Using Hazel and OCR to rename pdf scripts?

Hello all, am new to both Hazel and OCR, and wondering if what I’m about to ask is even possible (so this may need some ELI5ing)…

I download a lot of film and TV scripts as PDFs, which I keep stored for reference. There is not a consistent file naming structure going anywhere, and I’d like to get one going for myself as one of these:

‘Film Title - Writer( - draft date, where available).pdf’
‘TV Show - Episode Number - Writer( - draft date).pdf’

This info will always be available on the front page, which will always look like this:

Is it possible to use Hazel to grab this information, then use that info to rename the file? If so how would I do that?

Thank you in advance :slight_smile:

Yes, it should be possible, but it is not going to be a turn key solution. You will need to piece it together.

As long as you can get the raw text out from an OCR’d version of the PDF it seems you should have the data you need. Base on the partial example image, you seem to only need to pick out some of the starting lines given you say the format is pretty standard. Please note however that your format is varying and your partial example image does not indicate where episode numbers of dates would be obtained. So you will have some logic to build in around that - hence it isn’t going to be a turnkey solution.

There is an example of using PDF content to rename a file being processed by Hazel covered in this thread:

This sets out the crux of how to get some data out of your file to be able to process it to pick out the data you need to be able to file/rename it. Note given it looks like you might be using scanned copies of scripts as your source PDFs you might need to OCR first with one rule, and then use that to trigger a subsequent rule (e.g. by renaming the file with a prefix, adding a tag or setting a colour label that is then picked up by the next rule).

Based on the information in the thread you are going to have to take a bit of a step to pull out the data you need - if it even happens to be present. So hopefully you will be able to utilise more than just line number and the lines indicating episodes and dates be able to be matched using other means (you may need to learn about “regular expressions” if you don’t already know them).

While it is a yes, it is possible, it does have some technical complexity to it. But if you have a a lot of these to process, then automating it will of course be worth it.

So start with the referenced thread and see how far you get.
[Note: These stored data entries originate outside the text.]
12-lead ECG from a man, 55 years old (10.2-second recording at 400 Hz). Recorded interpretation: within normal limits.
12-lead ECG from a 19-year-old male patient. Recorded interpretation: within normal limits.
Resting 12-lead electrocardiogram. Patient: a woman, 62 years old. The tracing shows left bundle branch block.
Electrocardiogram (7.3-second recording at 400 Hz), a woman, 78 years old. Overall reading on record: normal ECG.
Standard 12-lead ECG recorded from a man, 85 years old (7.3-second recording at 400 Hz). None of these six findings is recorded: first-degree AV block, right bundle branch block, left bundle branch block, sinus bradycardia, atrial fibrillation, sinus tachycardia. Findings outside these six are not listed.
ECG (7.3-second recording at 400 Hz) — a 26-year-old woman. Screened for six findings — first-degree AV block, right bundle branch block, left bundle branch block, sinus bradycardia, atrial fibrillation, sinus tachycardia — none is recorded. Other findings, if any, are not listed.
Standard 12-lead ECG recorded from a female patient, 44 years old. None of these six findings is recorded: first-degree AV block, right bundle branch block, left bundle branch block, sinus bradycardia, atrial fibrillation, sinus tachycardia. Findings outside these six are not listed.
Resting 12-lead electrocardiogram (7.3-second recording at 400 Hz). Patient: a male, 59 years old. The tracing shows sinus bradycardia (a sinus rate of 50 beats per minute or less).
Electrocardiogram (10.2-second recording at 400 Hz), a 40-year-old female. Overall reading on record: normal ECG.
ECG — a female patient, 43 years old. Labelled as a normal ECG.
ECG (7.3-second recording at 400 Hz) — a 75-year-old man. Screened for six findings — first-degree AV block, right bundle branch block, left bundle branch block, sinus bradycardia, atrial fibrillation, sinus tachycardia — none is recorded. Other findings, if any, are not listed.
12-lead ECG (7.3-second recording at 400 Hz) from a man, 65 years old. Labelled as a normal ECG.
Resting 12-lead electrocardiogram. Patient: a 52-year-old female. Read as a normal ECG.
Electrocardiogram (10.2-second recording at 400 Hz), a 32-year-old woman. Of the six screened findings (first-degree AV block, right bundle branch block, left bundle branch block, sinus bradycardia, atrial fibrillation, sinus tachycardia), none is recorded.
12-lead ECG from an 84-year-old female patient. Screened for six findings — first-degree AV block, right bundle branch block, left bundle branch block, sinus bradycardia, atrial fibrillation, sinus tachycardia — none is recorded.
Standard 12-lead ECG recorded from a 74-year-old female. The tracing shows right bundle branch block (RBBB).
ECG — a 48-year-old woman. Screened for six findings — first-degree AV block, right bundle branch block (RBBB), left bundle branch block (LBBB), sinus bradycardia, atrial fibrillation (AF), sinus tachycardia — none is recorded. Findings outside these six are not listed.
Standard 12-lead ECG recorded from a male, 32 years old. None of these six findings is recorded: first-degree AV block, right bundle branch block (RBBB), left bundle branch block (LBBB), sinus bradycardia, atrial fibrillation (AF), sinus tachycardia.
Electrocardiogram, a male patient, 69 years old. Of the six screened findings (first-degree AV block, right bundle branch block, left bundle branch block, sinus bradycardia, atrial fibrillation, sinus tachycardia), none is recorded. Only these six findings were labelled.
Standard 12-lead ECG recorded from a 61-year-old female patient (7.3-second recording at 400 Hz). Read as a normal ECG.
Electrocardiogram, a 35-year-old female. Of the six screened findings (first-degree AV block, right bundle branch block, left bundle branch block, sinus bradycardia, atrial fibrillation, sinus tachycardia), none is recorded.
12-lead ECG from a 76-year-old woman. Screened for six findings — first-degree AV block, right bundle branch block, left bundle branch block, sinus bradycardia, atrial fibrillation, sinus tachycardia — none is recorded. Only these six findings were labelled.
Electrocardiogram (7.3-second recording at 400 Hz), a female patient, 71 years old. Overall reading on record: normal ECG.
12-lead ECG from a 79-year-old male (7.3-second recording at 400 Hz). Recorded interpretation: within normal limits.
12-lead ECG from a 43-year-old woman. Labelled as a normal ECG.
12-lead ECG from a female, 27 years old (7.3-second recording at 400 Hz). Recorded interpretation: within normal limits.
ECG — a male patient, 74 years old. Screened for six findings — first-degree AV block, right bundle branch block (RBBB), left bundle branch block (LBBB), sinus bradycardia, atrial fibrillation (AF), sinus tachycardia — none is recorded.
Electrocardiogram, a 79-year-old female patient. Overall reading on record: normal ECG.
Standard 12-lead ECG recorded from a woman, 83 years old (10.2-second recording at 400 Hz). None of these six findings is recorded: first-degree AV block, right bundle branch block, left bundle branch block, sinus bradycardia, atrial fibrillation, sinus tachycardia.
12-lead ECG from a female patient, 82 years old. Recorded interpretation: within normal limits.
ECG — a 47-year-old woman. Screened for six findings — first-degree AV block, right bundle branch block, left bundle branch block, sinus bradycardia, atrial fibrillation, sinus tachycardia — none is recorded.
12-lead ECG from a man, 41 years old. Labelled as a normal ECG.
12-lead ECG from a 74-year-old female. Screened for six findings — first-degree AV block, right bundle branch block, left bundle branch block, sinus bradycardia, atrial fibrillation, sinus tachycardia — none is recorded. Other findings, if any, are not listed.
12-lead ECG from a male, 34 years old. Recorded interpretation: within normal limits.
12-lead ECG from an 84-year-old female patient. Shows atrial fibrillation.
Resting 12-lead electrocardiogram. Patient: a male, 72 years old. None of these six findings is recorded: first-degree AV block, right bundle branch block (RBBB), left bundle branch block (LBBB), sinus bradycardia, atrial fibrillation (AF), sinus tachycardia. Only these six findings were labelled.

You can always ask for further help on specific aspects and provide more comprehensive examples to make it possible for people on the forum to try it out with real example cover pages to test potential advice.

Hope that helps.

Hi @sylumer,

Thanks for this, I’ve had a look at the link you kindly shared and have been experimenting. I’ve given up on dates for now as I’d like to get the basics going first…

Taking my cue from this post here, I worked out that using pdftotext to pull the text from page 1 (post-OCR), and then using sed to pull individual lines, was probably my safest bet - so I’ve attempted to retrofit the code in this post. The pdftotext part works fine; however I cannot for love nor money get an AppleScript to pull the individual lines from the .txt file to tokenise them, even though the sed commands work fine in Terminal. Current end result: a load of files just being renamed ‘pdf’ :tired_face:

The logs don’t shed any light, as per Hazel the rule is running successfully. Ideally I’d eventually like to make each line its own token to allow for formatting differences, but I need to be able to tokenise one first! The answer is certainly in my (total inability to) code - where am I going wrong?

set itemPath to quoted form of POSIX path of theFile
tell application "Finder" to set fileName to name of theFile
set scriptFrontPage to do shell script "/opt/homebrew/Cellar/xpdf/4.05/bin/pdftotext -raw -simple2 -f 1 -l 1 " & itemPath
set scriptTitle to do shell script "echo " & quoted form of scriptFrontPage & " | sed -n '1'p"
set scriptEpisode to do shell script "echo " & quoted form of scriptFrontPage & " | sed -n '2'p"
set scriptWriter to do shell script "echo " & quoted form of scriptFrontPage & " | sed -n '3,4'p"
set fileName to do shell script "echo " & quoted form of scriptTitle
return {hazelExportTokens:{fileName}}

Hi

Just a thought on this.

Given the inconsistency of the formatting for the script naming etc. An alternative suggestion, if you have an AI LLM service, would be to insert a step into the process that asks the AI model (using shortcuts or python depending on the model) to mine the script for the data you are looking for and then format it into:

‘Film Title - Writer( - draft date, where available).pdf’
‘TV Show - Episode Number - Writer( - draft date).pdf’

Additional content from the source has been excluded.